Résumé : "Il était tard sur la terre." Ainsi commence, et s'achève, Le pays de l'horizon lointain. Edimbourg, 1768 : Walter Grassie naît au sein d'une famille d'aristocrates écossais. Il reçoit une éducation complète, raffinée et surtout protestante, et se destine à devenir avocat, comme son grand-père. Il va à l'université, s'intéresse à la science et au savoir ainsi qu'au dessin de monnaies anciennes, au sujet desquelles il se questionne : en quoi leur découverte prouve-t-elle quoi que ce soit au sujet de l'Histoire ? Lors de son Grand Tour, Walter assiste à la Révolution Française ? qu'il ne voit pas d'un très bon oeil ? puis fuit pour l'Italie, Venise, l'absinthe et les visites au bordello, l'opium et l'initiation à la franc-maçonnerie. Lorsqu'il rentre finalement en Ecosse, il réfléchit, médite, s'exprime peu, rencontre l'amour : Fiona, qu'il épouse et promet de toujours aimer. Il est écrasé par le chagrin lorsqu'il la perd des années plus tard des suites d'une maladie. Alors que, assis à son bureau en 1818, il prend conscience de la vanité de faire une fiction de sa propre histoire, il est pris d'une crise cardiaque.
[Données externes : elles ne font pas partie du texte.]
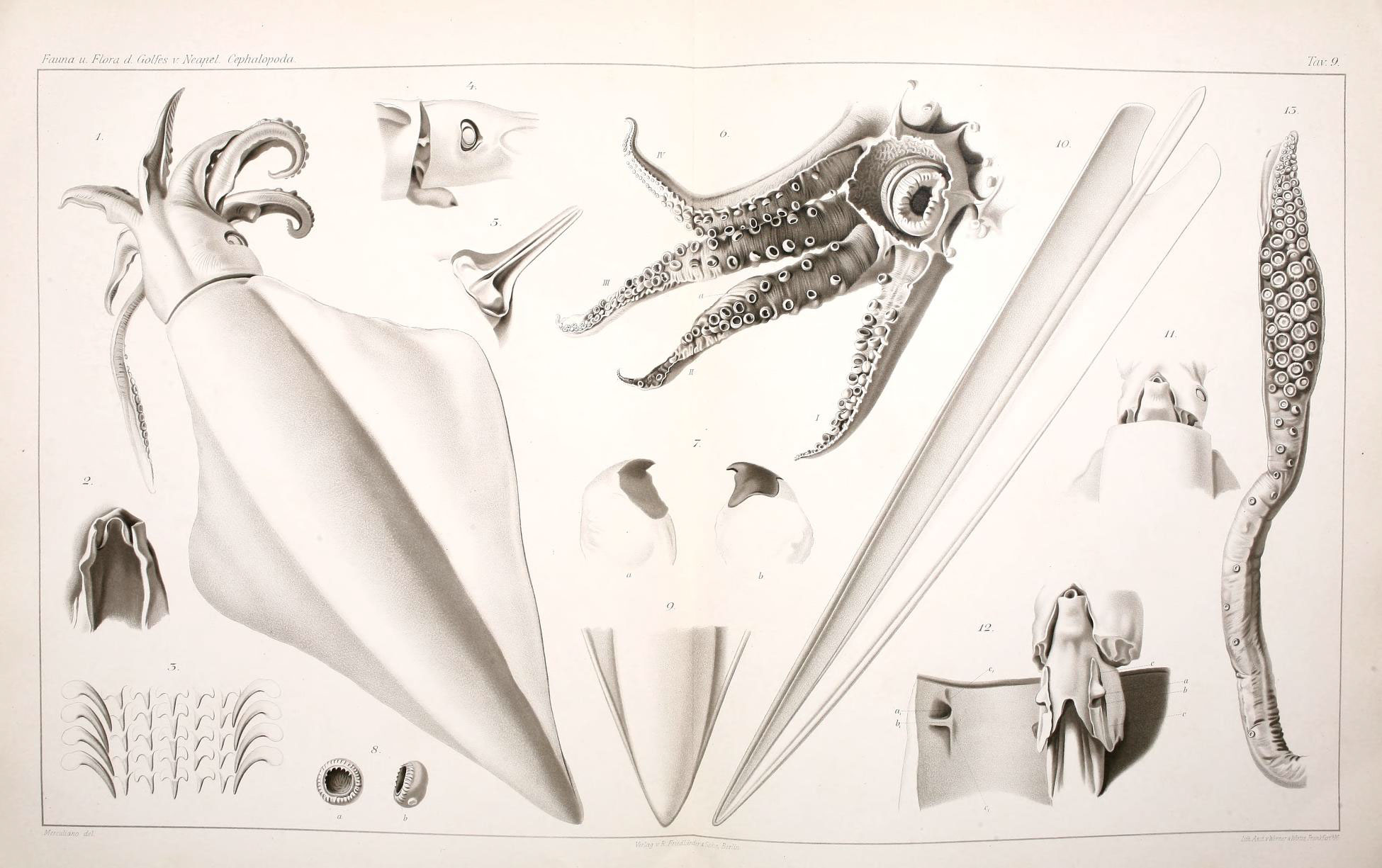 Fauna ii. Flora d. (lolfh v Ncapel. Cephalopodci- Tm: 9. Wf0(r ■/ R Fr.fdl'ùid^rtr.nr^^n '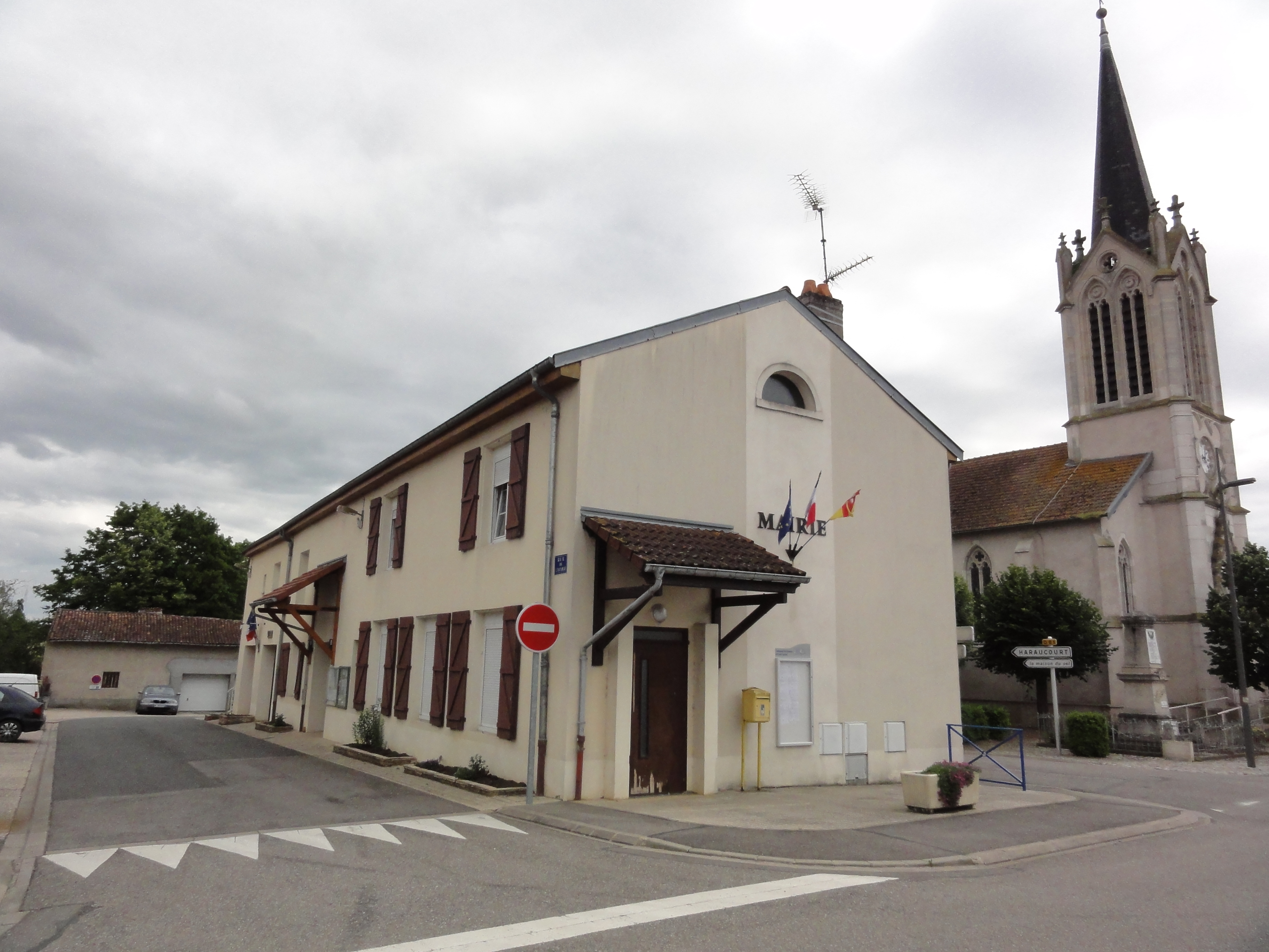 Buissoncourt (M-et-M) mairie et église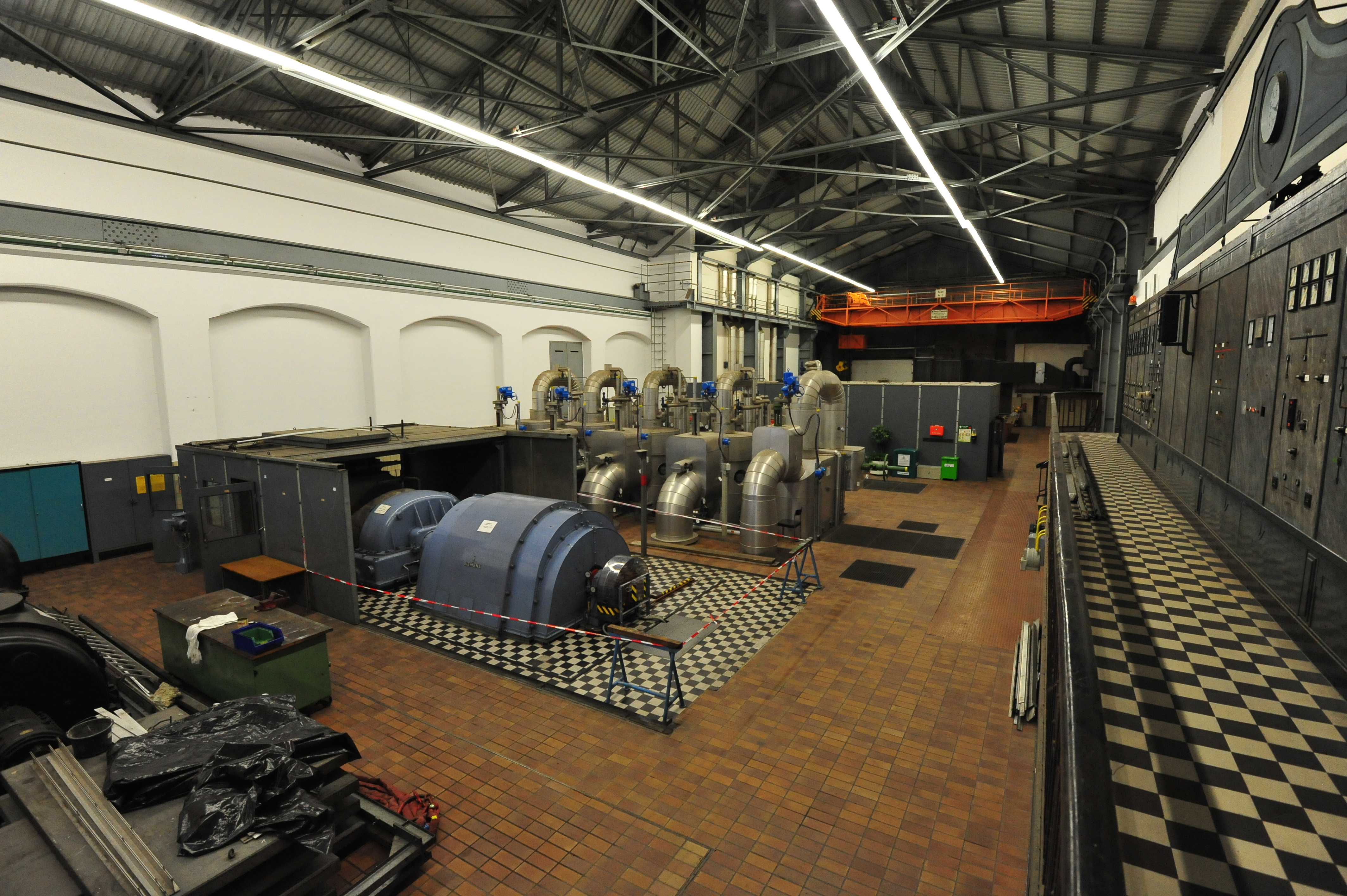 Heizkraftwerk Alt-Oberhausen (HKW1) - Maschinenhalle, Blick von alter Schaltwarte in Richtung T3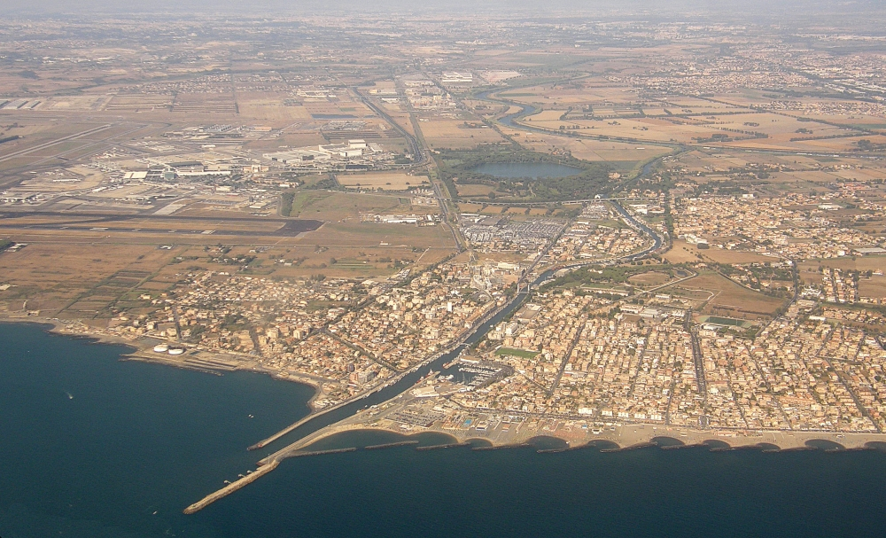 Fiumicino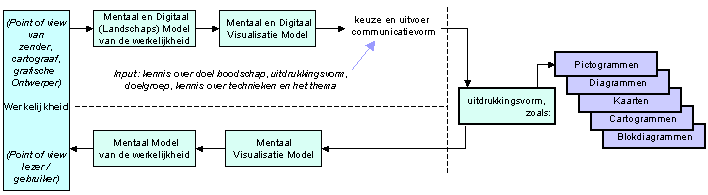 Eigen gemaakte media. De figuur geeft aan het belang van mentale (en ook digitale) modellen bij de totstandkoming én ook de interpretatie van de uitdrukkingsvormen. Het bovenste deel is het deel waar de ontwerper / cartograaf zich mee bezig houdt, het onderste deel de gebruiker / lezer. Slechts het rechter deel is een gezamenlijk deel (bv: het pictogram van een camping of de kaart van een camping). Zelfs de werkelijkheid ('wat is een camping') kan verschillen.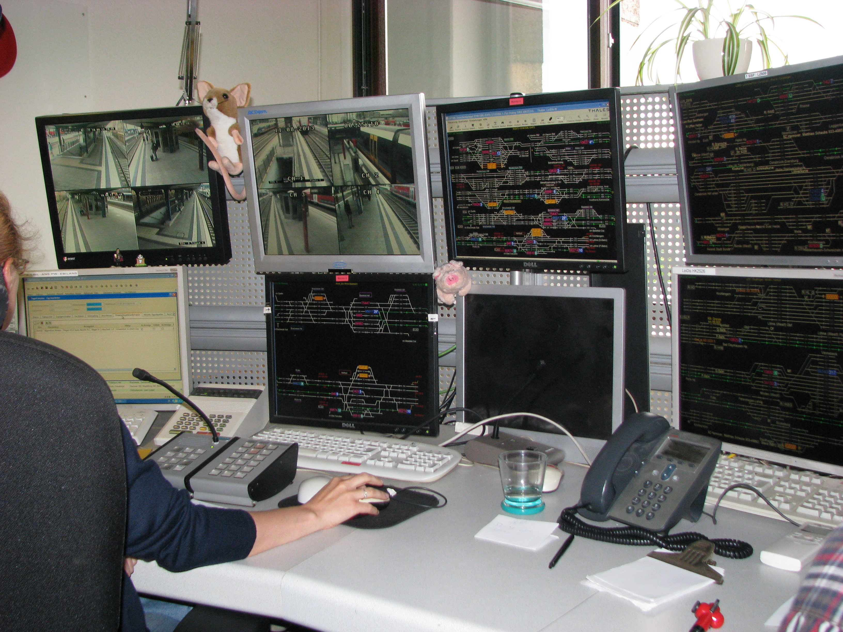 Arbeitsplatz der Zugansage im Bielefelder Hauptbahnhof. Zu den Aufgaben gehört zusätzlich die Videoüberwachung der Bahnsteige sowie die Alarmierung und Koordination in Notfällen.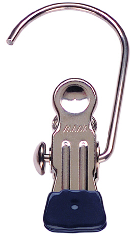 MAWA Clip K1 (Nutzung zum Aufhängen von Accessoires, Schuhen oder auch im Bürobereich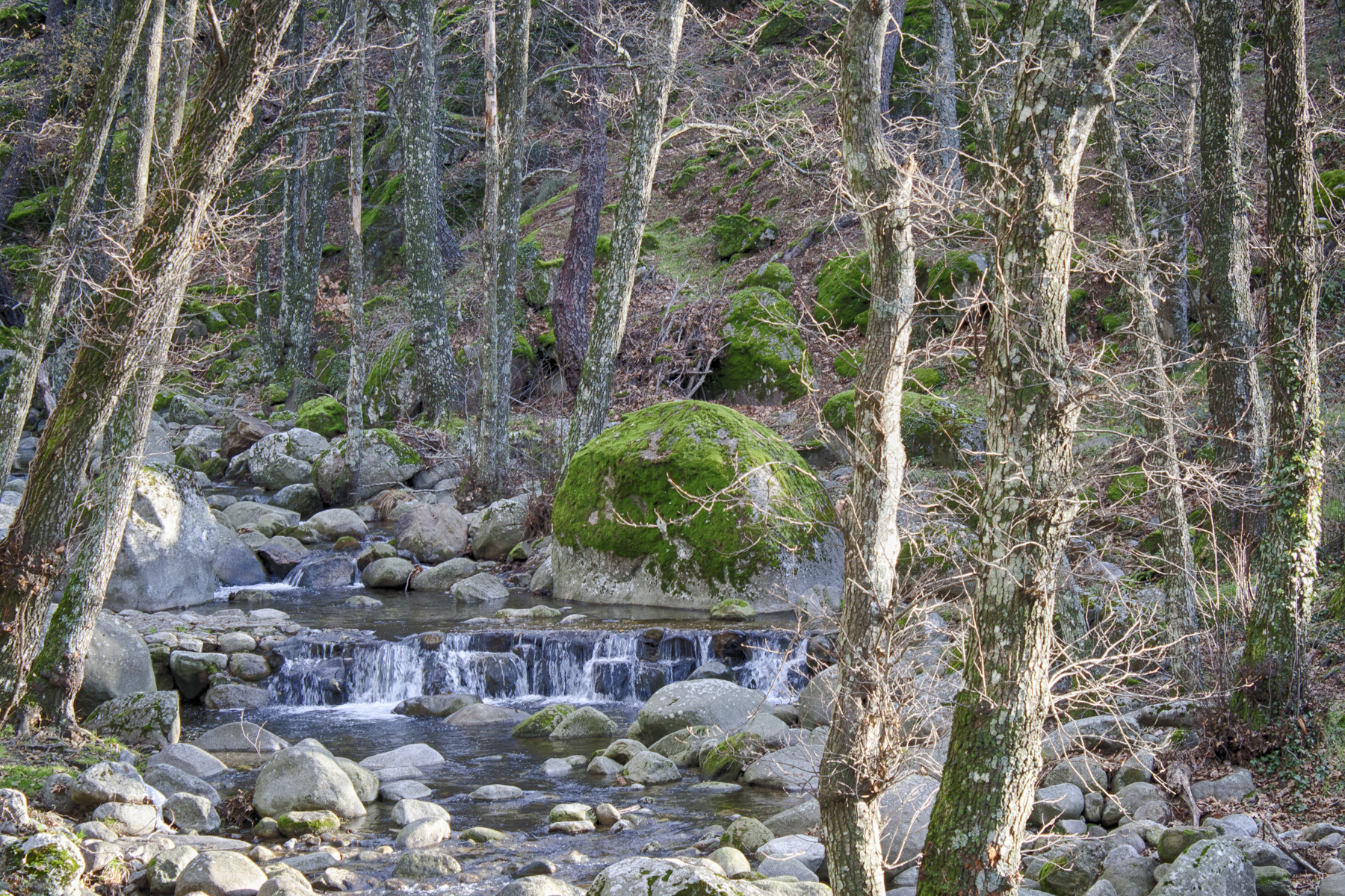 Garganta de Nuño Cojo Piedralaves Provincia de Ávila Castilla y León España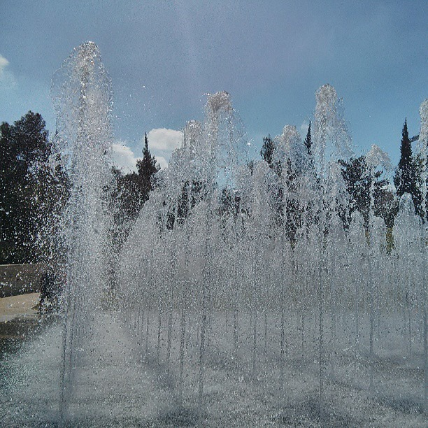 פארק טדי, ירושלים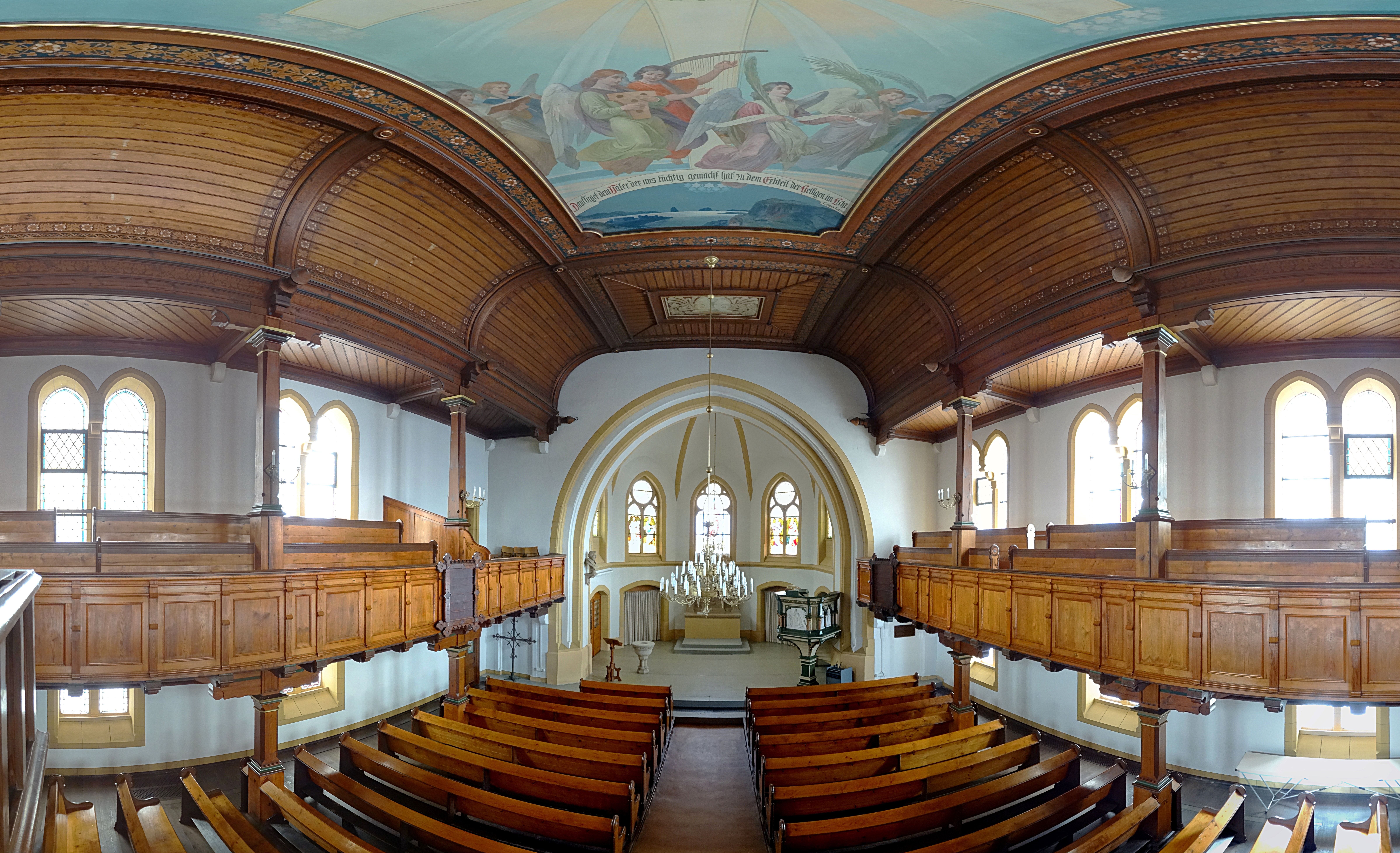 Innenraum Panorama Dorfkirche Hörnitz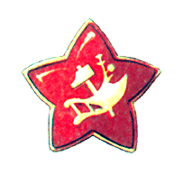 Форменная звезда красной армии.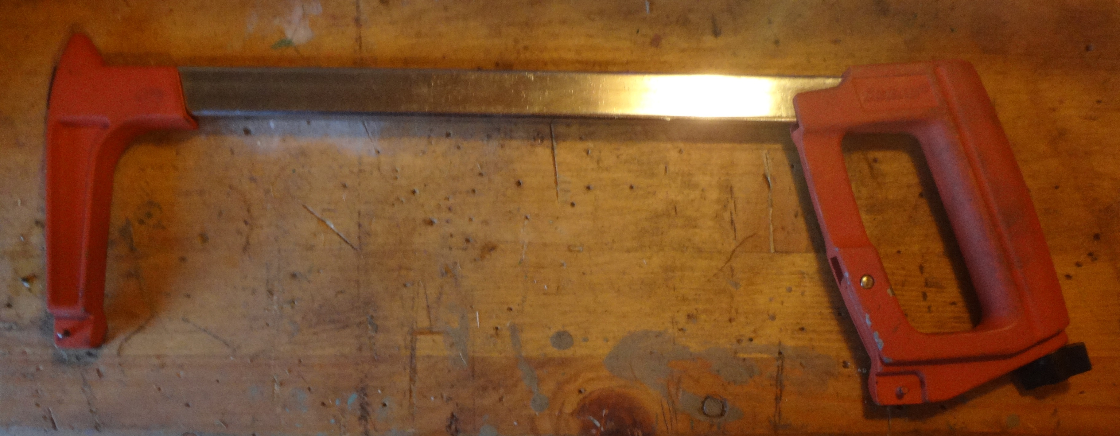 Ножовочная рамка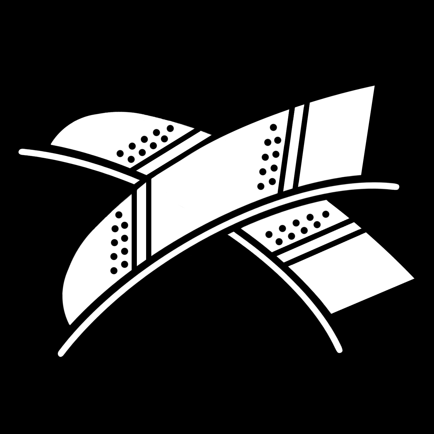 「片桐違い鷹の羽」紋（染抜）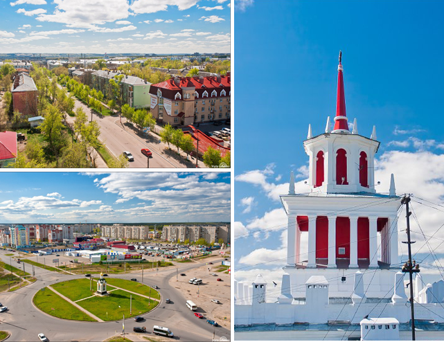 Коллаж для страницы о Дзержинске из фотографий

A travers le récit de la vie d'un aristocrate de la fin du XVIIIe siècle, ce roman aborde les thèmes de la religion et de la politique européenne. Il questionne surtout l'inscription de l'histoire individuelle dans l'Histoire : Eadem, sed aliter, le même, mais différent : voilà ce que sont les grands événements de l'Histoire, voilà ce que sont les petits événements des vies de chacun. Le pays de l'horizon lointain souligne la coïncidence des deux, la rencontre de l'ordinaire et de l'historique, avec une écriture d'une précision implacable où chaque détail, chaque parfum, chaque couleur compte. Dans l'histoire de Walter Grassie et dans l'écriture d'Alain Gnaedig s'instillent également une mélancolie, un aspect mystique où se mêlent extase et noirceur, où "tout est symbole" ? où sont questionnées la nature du monde et du réel, et la place de l'homme en leur sein.